What is the efficiency of hydrogen? What is the hydrogen fuel cell efficiency? To answer these questions, it should first be noted that although hydrogen is the most abundant element in the universe, it is not present in the earth’s crust like oil, for example. Accordingly, hydrogen cannot be easily mined like oil. On the other hand, hydrogen is comparatively easy to produce. In principle, it can be produced in any quantity, since it is contained in water. In principle, it can be produced by adding fossil fuels such as natural gas. This is a so-called reforming process. An alternative is electrolysis. In this process, water is broken down into its constituents hydrogen (H2) and oxygen (O2) with the aid of electricity. Electrolysis has an efficiency of 60 to 70 percent.[10], [11] And energy is also lost when the hydrogen is converted into electricity. The efficiency of the fuel cell is about 50 percent, depending on the application.[12]

Key technology for the energy transition

What does this mean? Over the entire process from the generation of energy, its storage, possible transport and the renewed conversion of hydrogen into electricity, only about a quarter to a third arrives in the application.[13] This point of criticism is often cited. However, it has nothing to do with the efficiency of the fuel cell or, in this case, the efficiency of the hydrogen fuel cell. In fact, this circumstance has no influence on the efficiency of the fuel cell.
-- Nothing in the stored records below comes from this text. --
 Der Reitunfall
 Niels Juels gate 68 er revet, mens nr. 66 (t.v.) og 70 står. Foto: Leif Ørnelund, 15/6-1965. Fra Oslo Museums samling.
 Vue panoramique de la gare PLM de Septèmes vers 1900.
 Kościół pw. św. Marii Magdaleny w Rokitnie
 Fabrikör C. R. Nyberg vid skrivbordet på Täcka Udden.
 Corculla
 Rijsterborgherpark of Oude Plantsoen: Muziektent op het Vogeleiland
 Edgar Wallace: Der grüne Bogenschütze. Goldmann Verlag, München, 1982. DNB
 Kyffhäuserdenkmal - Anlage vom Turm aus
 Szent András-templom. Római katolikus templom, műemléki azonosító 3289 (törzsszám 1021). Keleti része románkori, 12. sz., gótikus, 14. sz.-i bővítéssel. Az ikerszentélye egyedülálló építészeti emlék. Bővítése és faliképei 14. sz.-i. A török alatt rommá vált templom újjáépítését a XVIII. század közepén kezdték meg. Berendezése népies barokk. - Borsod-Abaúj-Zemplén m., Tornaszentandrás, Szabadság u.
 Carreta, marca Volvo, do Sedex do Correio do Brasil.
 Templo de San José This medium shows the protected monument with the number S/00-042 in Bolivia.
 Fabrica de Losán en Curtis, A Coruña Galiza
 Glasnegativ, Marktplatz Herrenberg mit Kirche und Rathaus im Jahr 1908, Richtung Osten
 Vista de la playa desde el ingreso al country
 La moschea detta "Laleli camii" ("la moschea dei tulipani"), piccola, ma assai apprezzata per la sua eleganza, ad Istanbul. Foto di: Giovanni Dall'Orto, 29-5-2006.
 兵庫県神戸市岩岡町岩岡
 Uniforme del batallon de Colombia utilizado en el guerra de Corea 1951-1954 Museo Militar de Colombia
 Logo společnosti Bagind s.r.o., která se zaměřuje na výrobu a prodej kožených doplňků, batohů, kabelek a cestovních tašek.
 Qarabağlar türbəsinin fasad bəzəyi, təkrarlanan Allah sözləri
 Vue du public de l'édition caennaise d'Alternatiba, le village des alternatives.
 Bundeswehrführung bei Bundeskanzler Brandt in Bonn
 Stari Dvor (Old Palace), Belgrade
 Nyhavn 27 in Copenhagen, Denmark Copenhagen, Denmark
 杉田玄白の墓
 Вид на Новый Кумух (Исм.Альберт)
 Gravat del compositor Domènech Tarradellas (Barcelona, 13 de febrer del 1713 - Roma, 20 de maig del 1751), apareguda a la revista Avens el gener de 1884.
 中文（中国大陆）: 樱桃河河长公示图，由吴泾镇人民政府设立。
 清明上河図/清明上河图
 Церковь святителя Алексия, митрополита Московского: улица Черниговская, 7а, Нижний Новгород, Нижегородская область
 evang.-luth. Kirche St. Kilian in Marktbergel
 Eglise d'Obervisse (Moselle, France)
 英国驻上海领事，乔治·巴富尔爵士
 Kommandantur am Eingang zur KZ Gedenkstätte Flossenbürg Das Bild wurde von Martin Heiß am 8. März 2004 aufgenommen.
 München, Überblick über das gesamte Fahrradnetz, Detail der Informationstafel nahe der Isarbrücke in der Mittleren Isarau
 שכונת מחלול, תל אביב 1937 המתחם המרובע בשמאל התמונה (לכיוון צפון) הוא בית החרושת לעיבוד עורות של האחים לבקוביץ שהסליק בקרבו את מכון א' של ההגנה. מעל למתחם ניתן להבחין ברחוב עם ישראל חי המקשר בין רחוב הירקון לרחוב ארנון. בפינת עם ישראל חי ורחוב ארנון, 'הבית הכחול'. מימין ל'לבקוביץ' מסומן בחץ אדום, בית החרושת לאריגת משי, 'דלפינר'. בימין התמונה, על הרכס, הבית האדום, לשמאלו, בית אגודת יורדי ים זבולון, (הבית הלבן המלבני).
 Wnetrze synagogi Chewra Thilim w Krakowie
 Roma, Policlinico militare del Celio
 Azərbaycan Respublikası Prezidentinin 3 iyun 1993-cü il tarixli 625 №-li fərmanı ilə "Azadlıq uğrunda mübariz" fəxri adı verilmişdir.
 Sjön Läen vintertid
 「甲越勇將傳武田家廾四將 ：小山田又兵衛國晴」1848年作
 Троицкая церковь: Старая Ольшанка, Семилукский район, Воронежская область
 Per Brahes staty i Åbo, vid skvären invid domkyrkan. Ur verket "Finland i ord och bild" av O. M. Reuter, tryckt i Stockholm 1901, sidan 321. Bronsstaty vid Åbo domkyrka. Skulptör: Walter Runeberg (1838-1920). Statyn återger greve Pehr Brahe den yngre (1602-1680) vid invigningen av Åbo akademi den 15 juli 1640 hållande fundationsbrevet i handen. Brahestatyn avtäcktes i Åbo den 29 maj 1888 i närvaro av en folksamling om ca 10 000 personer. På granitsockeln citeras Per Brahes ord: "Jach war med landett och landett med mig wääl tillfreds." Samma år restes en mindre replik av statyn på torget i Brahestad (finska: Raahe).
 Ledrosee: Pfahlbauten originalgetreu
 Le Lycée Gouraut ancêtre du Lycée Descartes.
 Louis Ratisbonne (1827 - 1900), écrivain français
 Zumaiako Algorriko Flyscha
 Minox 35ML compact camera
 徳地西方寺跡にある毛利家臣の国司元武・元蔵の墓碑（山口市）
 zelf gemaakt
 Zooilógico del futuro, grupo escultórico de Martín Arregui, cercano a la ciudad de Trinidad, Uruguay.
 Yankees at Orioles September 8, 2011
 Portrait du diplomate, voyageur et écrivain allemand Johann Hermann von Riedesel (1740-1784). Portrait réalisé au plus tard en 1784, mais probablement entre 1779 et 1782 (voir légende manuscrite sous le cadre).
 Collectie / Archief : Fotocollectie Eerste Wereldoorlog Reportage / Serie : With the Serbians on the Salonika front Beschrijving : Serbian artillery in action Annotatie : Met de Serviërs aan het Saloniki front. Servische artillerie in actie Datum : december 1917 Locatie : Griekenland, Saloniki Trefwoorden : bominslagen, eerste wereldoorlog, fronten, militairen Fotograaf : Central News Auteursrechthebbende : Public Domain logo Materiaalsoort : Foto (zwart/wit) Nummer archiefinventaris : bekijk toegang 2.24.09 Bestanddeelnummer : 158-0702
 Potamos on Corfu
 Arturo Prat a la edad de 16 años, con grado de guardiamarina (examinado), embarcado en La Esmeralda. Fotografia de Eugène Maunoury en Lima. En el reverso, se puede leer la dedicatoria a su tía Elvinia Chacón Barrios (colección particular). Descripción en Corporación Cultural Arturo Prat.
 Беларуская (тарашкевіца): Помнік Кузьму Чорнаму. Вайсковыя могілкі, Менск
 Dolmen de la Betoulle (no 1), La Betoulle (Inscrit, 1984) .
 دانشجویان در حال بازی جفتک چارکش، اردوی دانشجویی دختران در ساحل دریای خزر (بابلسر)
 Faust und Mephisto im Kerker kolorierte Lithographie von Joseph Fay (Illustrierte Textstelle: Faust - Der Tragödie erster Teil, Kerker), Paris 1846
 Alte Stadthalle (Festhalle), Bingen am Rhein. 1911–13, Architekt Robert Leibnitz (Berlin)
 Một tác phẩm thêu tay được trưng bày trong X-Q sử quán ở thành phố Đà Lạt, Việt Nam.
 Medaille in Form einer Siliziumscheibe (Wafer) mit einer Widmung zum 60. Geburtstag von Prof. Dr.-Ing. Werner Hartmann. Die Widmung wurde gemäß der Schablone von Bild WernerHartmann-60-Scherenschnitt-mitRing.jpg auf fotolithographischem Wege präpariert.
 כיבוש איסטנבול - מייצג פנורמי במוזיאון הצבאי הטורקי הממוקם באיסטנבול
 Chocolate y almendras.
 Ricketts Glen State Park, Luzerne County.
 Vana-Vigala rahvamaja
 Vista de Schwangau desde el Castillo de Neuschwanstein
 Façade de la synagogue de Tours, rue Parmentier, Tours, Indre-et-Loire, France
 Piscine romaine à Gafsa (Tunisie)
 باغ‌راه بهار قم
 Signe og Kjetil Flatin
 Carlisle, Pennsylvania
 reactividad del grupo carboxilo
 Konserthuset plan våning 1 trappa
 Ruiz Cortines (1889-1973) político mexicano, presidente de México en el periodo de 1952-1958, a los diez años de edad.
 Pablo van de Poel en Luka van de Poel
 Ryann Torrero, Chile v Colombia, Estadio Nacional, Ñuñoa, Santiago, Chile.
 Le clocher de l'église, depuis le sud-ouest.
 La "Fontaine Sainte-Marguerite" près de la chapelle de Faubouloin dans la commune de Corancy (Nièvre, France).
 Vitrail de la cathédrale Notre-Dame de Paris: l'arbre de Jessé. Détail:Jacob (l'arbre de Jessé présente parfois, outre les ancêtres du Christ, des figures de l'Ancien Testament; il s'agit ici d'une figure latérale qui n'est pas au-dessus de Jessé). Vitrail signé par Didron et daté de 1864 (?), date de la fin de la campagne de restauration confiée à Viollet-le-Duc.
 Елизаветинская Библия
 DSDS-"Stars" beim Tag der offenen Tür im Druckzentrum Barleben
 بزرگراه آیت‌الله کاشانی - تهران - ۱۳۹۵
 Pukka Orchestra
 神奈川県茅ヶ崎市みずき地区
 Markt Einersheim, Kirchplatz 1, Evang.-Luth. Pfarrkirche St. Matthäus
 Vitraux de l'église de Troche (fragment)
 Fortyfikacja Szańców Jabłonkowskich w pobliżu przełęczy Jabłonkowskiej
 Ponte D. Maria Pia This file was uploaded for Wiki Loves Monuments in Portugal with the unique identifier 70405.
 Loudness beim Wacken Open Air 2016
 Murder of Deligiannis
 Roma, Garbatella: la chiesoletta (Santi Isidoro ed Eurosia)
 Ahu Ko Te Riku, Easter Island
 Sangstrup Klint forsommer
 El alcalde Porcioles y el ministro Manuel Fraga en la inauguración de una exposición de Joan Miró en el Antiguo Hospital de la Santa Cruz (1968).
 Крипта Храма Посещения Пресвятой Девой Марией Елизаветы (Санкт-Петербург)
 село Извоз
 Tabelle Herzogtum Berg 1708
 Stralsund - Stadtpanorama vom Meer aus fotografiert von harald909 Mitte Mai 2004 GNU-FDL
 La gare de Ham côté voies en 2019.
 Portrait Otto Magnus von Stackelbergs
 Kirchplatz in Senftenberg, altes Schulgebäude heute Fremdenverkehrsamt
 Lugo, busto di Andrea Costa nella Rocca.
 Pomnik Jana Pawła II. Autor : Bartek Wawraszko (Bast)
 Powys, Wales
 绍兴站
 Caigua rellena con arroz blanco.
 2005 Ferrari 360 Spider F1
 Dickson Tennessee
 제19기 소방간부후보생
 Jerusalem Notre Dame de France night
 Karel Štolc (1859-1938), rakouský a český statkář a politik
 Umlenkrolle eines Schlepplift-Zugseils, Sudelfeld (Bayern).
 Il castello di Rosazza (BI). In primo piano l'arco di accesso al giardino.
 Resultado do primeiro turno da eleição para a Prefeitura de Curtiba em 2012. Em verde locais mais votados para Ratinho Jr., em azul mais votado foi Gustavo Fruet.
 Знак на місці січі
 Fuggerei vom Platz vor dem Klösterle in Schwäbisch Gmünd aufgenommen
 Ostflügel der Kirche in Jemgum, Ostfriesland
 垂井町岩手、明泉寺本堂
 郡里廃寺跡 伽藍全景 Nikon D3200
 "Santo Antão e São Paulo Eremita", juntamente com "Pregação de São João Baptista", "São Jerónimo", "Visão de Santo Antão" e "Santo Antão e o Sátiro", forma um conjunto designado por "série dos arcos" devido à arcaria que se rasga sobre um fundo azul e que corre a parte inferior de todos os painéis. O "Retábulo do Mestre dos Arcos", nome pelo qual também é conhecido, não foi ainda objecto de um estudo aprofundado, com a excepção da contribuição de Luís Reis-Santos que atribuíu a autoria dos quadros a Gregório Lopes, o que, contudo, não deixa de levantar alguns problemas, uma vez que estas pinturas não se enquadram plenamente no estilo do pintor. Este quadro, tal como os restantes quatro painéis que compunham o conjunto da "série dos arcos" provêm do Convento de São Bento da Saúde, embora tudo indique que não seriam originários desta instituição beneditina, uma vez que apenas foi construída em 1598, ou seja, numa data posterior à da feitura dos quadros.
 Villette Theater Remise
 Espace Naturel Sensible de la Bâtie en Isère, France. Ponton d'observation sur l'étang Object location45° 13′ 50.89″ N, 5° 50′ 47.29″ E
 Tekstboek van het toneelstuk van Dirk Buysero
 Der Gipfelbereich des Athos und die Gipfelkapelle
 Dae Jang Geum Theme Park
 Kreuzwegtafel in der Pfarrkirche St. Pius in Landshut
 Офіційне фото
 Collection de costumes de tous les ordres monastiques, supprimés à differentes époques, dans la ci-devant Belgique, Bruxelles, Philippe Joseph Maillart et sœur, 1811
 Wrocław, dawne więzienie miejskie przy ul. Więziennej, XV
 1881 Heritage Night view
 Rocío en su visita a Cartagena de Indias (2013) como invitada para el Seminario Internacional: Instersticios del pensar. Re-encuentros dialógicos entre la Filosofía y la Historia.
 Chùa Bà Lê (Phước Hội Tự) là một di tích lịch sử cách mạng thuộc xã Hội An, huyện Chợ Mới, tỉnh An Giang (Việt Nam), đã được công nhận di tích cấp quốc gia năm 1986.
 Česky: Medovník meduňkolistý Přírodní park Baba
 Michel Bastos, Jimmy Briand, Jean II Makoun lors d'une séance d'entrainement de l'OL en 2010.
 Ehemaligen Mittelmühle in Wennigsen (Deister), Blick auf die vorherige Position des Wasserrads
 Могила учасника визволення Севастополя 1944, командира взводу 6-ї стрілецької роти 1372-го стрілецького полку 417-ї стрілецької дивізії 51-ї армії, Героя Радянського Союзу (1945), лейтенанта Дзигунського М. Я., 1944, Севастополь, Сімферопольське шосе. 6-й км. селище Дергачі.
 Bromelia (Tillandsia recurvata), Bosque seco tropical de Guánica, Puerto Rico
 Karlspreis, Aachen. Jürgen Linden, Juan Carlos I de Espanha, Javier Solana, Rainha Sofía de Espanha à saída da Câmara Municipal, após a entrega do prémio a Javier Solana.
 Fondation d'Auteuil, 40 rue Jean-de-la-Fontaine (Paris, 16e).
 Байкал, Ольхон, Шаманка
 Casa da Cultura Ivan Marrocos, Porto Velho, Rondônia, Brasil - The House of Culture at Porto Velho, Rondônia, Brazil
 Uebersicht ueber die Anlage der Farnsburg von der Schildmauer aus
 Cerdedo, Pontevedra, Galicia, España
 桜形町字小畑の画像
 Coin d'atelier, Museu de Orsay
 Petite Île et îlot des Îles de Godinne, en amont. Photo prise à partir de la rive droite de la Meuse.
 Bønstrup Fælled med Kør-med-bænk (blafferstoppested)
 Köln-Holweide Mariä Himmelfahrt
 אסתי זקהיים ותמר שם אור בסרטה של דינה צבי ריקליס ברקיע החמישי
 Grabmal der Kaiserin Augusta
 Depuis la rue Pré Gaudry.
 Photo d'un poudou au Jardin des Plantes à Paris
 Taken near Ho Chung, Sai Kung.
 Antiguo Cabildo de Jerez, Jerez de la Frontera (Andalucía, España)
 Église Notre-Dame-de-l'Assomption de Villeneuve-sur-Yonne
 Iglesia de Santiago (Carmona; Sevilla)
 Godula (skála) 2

In addition, the issue recedes into the background in the case of so-called "green hydrogen". This is because this form of hydrogen is produced in a climate-neutral way. Only electricity from renewable sources is used in its production. For example, from wind and sun. Electrical energy is subsequently converted into chemical energy. Electricity can be stored. This storage option is an essential building block in the finalization of the energy transition. With electricity storage, energy is delivered to where it is needed. This makes the supply more decentralized.

Fuel cells do not necessarily rely on hydrogen as a fuel. Direct methanol fuel cells are just as much in demand. They are operated with methanol, which gives them their name. The efficiency of direct methanol fuel cells is also in the range of 40 percent. With the EFOY, EFOY Pro, EMILY, and JENNY, SFC Energy offers methanol fuel cells with high efficiencies, which are used by industrial as well as governmental organizations, e.g. for traffic control systems, measuring and weather stations, or civil surveillance technology. In the consumer sector, they are used in motor homes and boats. It is impressive to see how versatile fuel cells are. The efficiency of the fuel cell is just one of its many advantages.